The regulator passed two interim orders in the matter of Supreme Tex Mart Ltd (STML) with respect to sending of SMSes in the scrip of STML.
In its first interim order dated February 2017, the regulator barred Gautam Sanjay Khandelwal from accessing the markets for sending SMSes and trading in the scrip of STML.
In the second interim order dated November 2017, the regulator barred 10 entities for sending SMSes in the scrip of STML and for executing trades by other connected entities during July-October 2016.
However, Sebi dropped proceedings against two entities.
After the interim orders, the market watchdog initiated a detailed investigation in the matter.
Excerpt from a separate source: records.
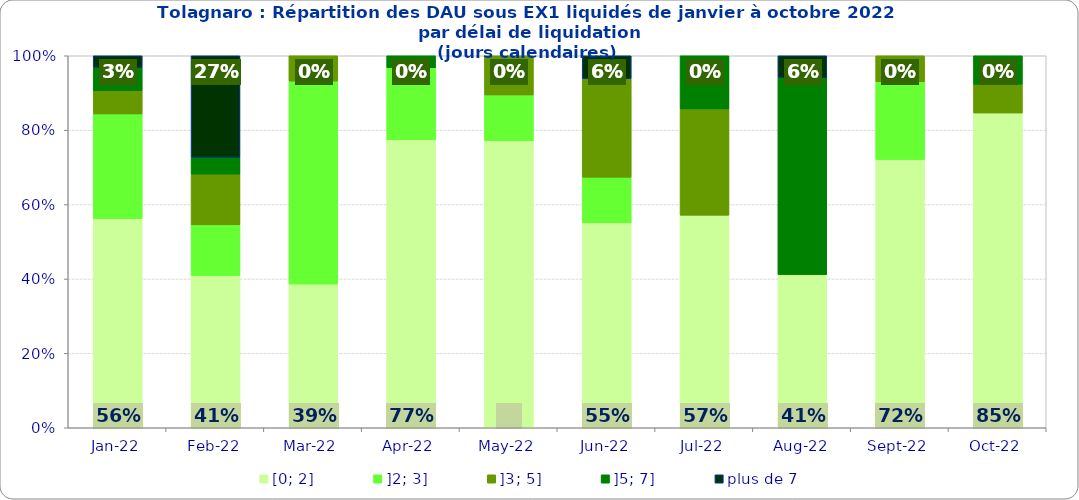
| Category | [0; 2] | ]2; 3] | ]3; 5] | ]5; 7] | plus de 7 |
|---|---|---|---|---|---|
| 2022-01-01 | 0.562 | 0.281 | 0.062 | 0.062 | 0.031 |
| 2022-02-01 | 0.409 | 0.136 | 0.136 | 0.045 | 0.273 |
| 2022-03-01 | 0.386 | 0.545 | 0.068 | 0 | 0 |
| 2022-04-01 | 0.774 | 0.194 | 0 | 0.032 | 0 |
| 2022-05-01 | 0.772 | 0.123 | 0.105 | 0 | 0 |
| 2022-06-01 | 0.551 | 0.122 | 0.265 | 0 | 0.061 |
| 2022-07-01 | 0.571 | 0 | 0.286 | 0.143 | 0 |
| 2022-08-01 | 0.412 | 0 | 0 | 0.529 | 0.059 |
| 2022-09-01 | 0.721 | 0.209 | 0.07 | 0 | 0 |
| 2022-10-01 | 0.846 | 0 | 0.077 | 0.077 | 0 |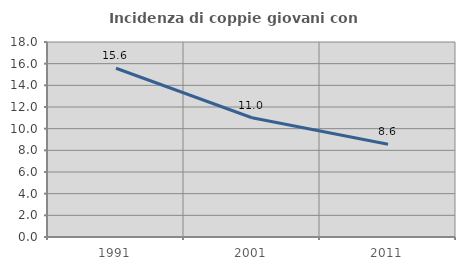
| Category | Incidenza di coppie giovani con figli |
|---|---|
| 1991.0 | 15.577 |
| 2001.0 | 11.01 |
| 2011.0 | 8.557 |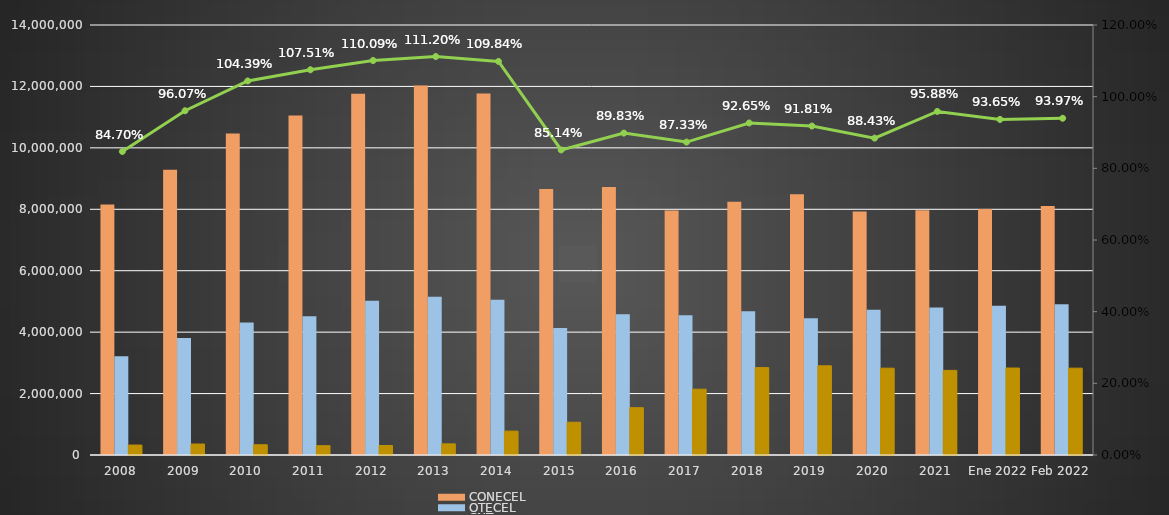
| Category | CONECEL | OTECEL | CNT |
|---|---|---|---|
| 2008 | 8156359 | 3211922 | 323967 |
| 2009 | 9291268 | 3806432 | 356900 |
| 2010 | 10470502 | 4314599 | 333730 |
| 2011 | 11057316 | 4513874 | 303368 |
| 2012 | 11757906 | 5019686 | 309271 |
| 2013 | 12030886 | 5148308 | 362560 |
| 2014 | 11772020 | 5055645 | 776892 |
| 2015 | 8658619 | 4134698 | 1065703 |
| 2016 | 8726823 | 4580092 | 1541219 |
| 2017 | 7960263 | 4549024 | 2142117 |
| 2018 | 8248050 | 4679646 | 2845142 |
| 2019 | 8493054 | 4456356 | 2903690 |
| 2020 | 7929253 | 4729725 | 2826388 |
| 2021 | 7965274 | 4800608 | 2755177 |
| Ene 2022 | 8012894 | 4856877 | 2831764 |
| Feb 2022 | 8103873 | 4909433 | 2827246 |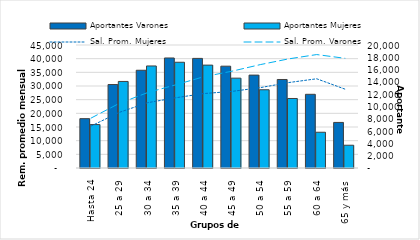
| Category | Aportantes Varones | Aportantes Mujeres |
|---|---|---|
| Hasta 24 | 8023 | 7062 |
| 25 a 29 | 13570 | 14075 |
| 30 a 34 | 15893 | 16591 |
| 35 a 39 | 17890 | 17193 |
| 40 a 44 | 17822 | 16729 |
| 45 a 49 | 16557 | 14610 |
| 50 a 54 | 15106 | 12723 |
| 55 a 59 | 14392 | 11302 |
| 60 a 64 | 11983 | 5814 |
| 65 y más | 7411 | 3703 |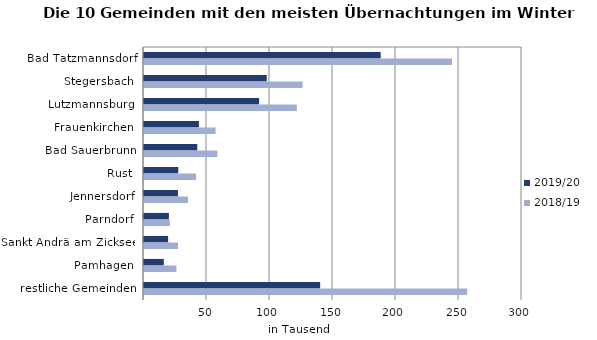
| Category | 2019/20 | 2018/19 |
|---|---|---|
| Bad Tatzmannsdorf | 187856 | 244437 |
| Stegersbach | 97431 | 125870 |
| Lutzmannsburg | 91359 | 121298 |
| Frauenkirchen | 43605 | 56827 |
| Bad Sauerbrunn | 42285 | 58200 |
| Rust | 27210 | 41396 |
| Jennersdorf | 26942 | 34912 |
| Parndorf | 19771 | 20457 |
| Sankt Andrä am Zicksee | 19129 | 26958 |
| Pamhagen | 15715 | 25733 |
| restliche Gemeinden | 139809 | 256512 |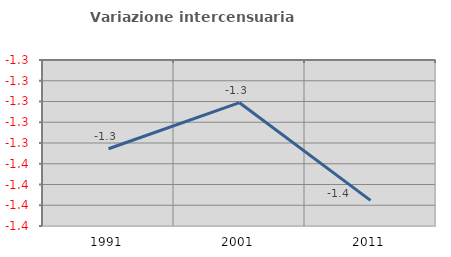
| Category | Variazione intercensuaria annua |
|---|---|
| 1991.0 | -1.346 |
| 2001.0 | -1.301 |
| 2011.0 | -1.395 |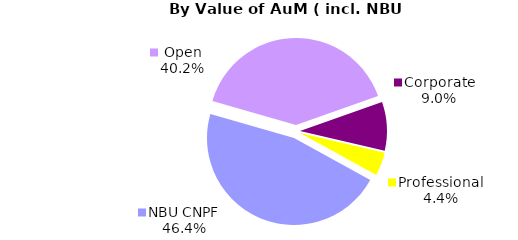
| Category | Series 0 |
|---|---|
| Open | 1354.582 |
| Corporate | 304.857 |
| Professional | 146.879 |
| NBU CNPF | 1566.712 |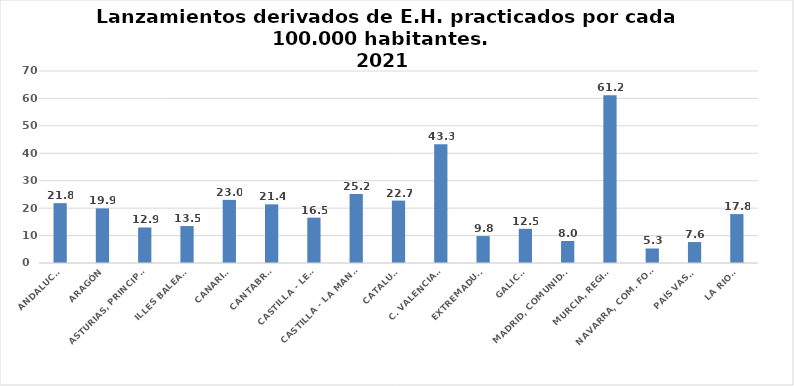
| Category | Series 0 |
|---|---|
| ANDALUCÍA | 21.823 |
| ARAGÓN | 19.906 |
| ASTURIAS, PRINCIPADO | 12.947 |
| ILLES BALEARS | 13.47 |
| CANARIAS | 23.01 |
| CANTABRIA | 21.386 |
| CASTILLA - LEÓN | 16.533 |
| CASTILLA - LA MANCHA | 25.176 |
| CATALUÑA | 22.748 |
| C. VALENCIANA | 43.336 |
| EXTREMADURA | 9.816 |
| GALICIA | 12.465 |
| MADRID, COMUNIDAD | 8.013 |
| MURCIA, REGIÓN | 61.179 |
| NAVARRA, COM. FORAL | 5.291 |
| PAÍS VASCO | 7.633 |
| LA RIOJA | 17.824 |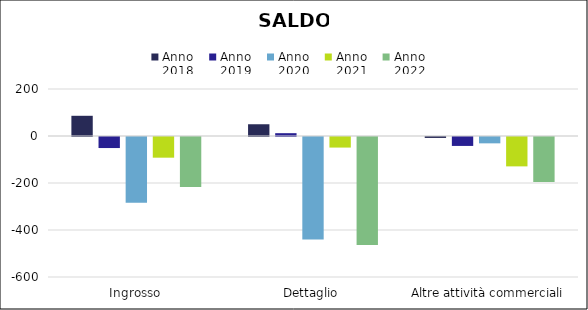
| Category | Anno
2018 | Anno
2019 | Anno
2020 | Anno
2021 | Anno
2022 |
|---|---|---|---|---|---|
| Ingrosso | 86 | -47 | -280 | -88 | -213 |
| Dettaglio | 50 | 12 | -436 | -45 | -460 |
| Altre attività commerciali | -4 | -38 | -27 | -125 | -191 |

In its 101-page final order, the regulator found that all the entities were connected to each other and they traded amongst themselves to create volume in the shares of STML.
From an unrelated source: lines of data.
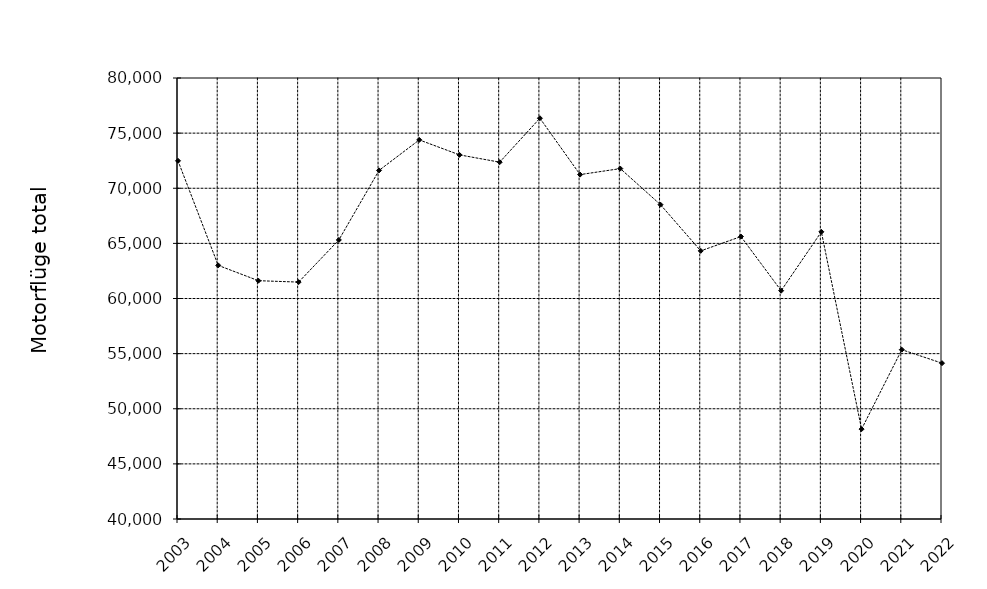
| Category | Motorflug |
|---|---|
| 2003.0 | 72488 |
| 2004.0 | 63005 |
| 2005.0 | 61615 |
| 2006.0 | 61487 |
| 2007.0 | 65311 |
| 2008.0 | 71619 |
| 2009.0 | 74386 |
| 2010.0 | 73028 |
| 2011.0 | 72365 |
| 2012.0 | 76351 |
| 2013.0 | 71238 |
| 2014.0 | 71782 |
| 2015.0 | 68507 |
| 2016.0 | 64320 |
| 2017.0 | 65618 |
| 2018.0 | 60709 |
| 2019.0 | 66048 |
| 2020.0 | 48151 |
| 2021.0 | 55358 |
| 2022.0 | 54134 |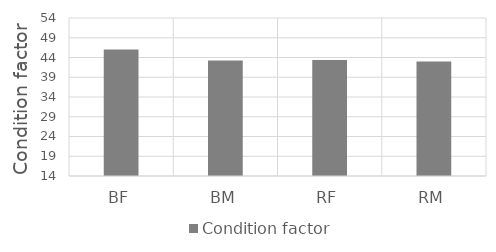
| Category | Condition factor |
|---|---|
| BF | 46 |
| BM | 43.246 |
| RF | 43.35 |
| RM | 43 |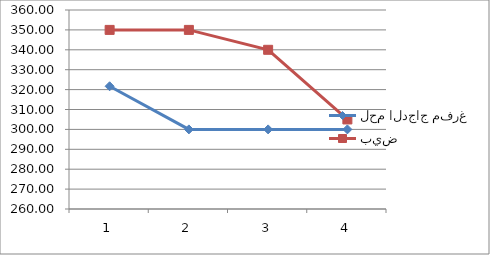
| Category | لحم الدجاج مفرغ | بيض |
|---|---|---|
| 0 | 321.67 | 350 |
| 1 | 300 | 350 |
| 2 | 300 | 340 |
| 3 | 300 | 305 |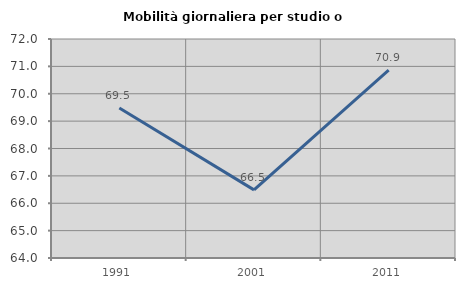
| Category | Mobilità giornaliera per studio o lavoro |
|---|---|
| 1991.0 | 69.476 |
| 2001.0 | 66.489 |
| 2011.0 | 70.859 |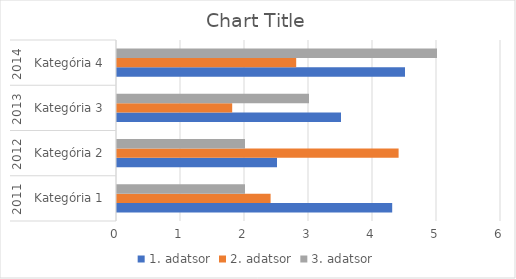
| Category | 1. adatsor | 2. adatsor | 3. adatsor |
|---|---|---|---|
| 0 | 4.3 | 2.4 | 2 |
| 1 | 2.5 | 4.4 | 2 |
| 2 | 3.5 | 1.8 | 3 |
| 3 | 4.5 | 2.8 | 5 |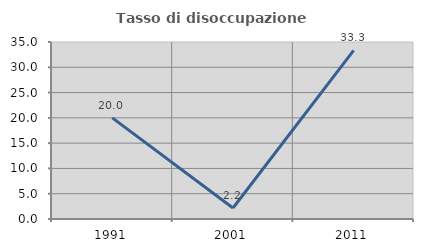
| Category | Tasso di disoccupazione giovanile  |
|---|---|
| 1991.0 | 20 |
| 2001.0 | 2.174 |
| 2011.0 | 33.333 |

Also, promoters and directors of STML, namely Ajay Gupta and Gautam Gupta, transferred funds to other connected entities on multiple occasions for sending bulk SMSes to investors, which planted misleading information related to STML shares.
Further, Khandelwal, Radheshyam Lahoti, Goldleaf International, Ajay Gupta, Shikha Gupta, Gautam Gupta, Bhavana Gupta, Santosh Singh, Creative Vision Industries and SINDIA Investment Group Pte manipulated the price of the scrip and then offloaded shares of STML in secondary market when volumes in the shares were increased as a result of SMSes,” Sebi’s whole-time member Ananta Barua said in the order passed on Wednesday.
He also found Lahoti, Ajay, Gautam, STML and Future Fintrade guilty for sending bulk SMSes recommending ‘buy’ for STML to investors.
By offloading shares in the market, entities (except Santosh Singh who lost in the trade) have made illegal gains in violation of the securities laws and they need to disgorge the money, the order said.
All the entities were part of a fraudulent scheme to plant unsolicited and misleading advice recommending purchase of shares of STML with a view to fraudulently induce gullible investors to purchase share of the company and succeeded in offloading large number of shares in the secondary market, it said .
Meanwhile, in another order, the regulator imposed fines totalling Rs 10 lakh on two entities for entering into synchronised trade and creating a false and misleading appearance in the Nifty Options.
The order came after Sebi had conducted an investigation in the matter for the period from November 2013 to June 2014.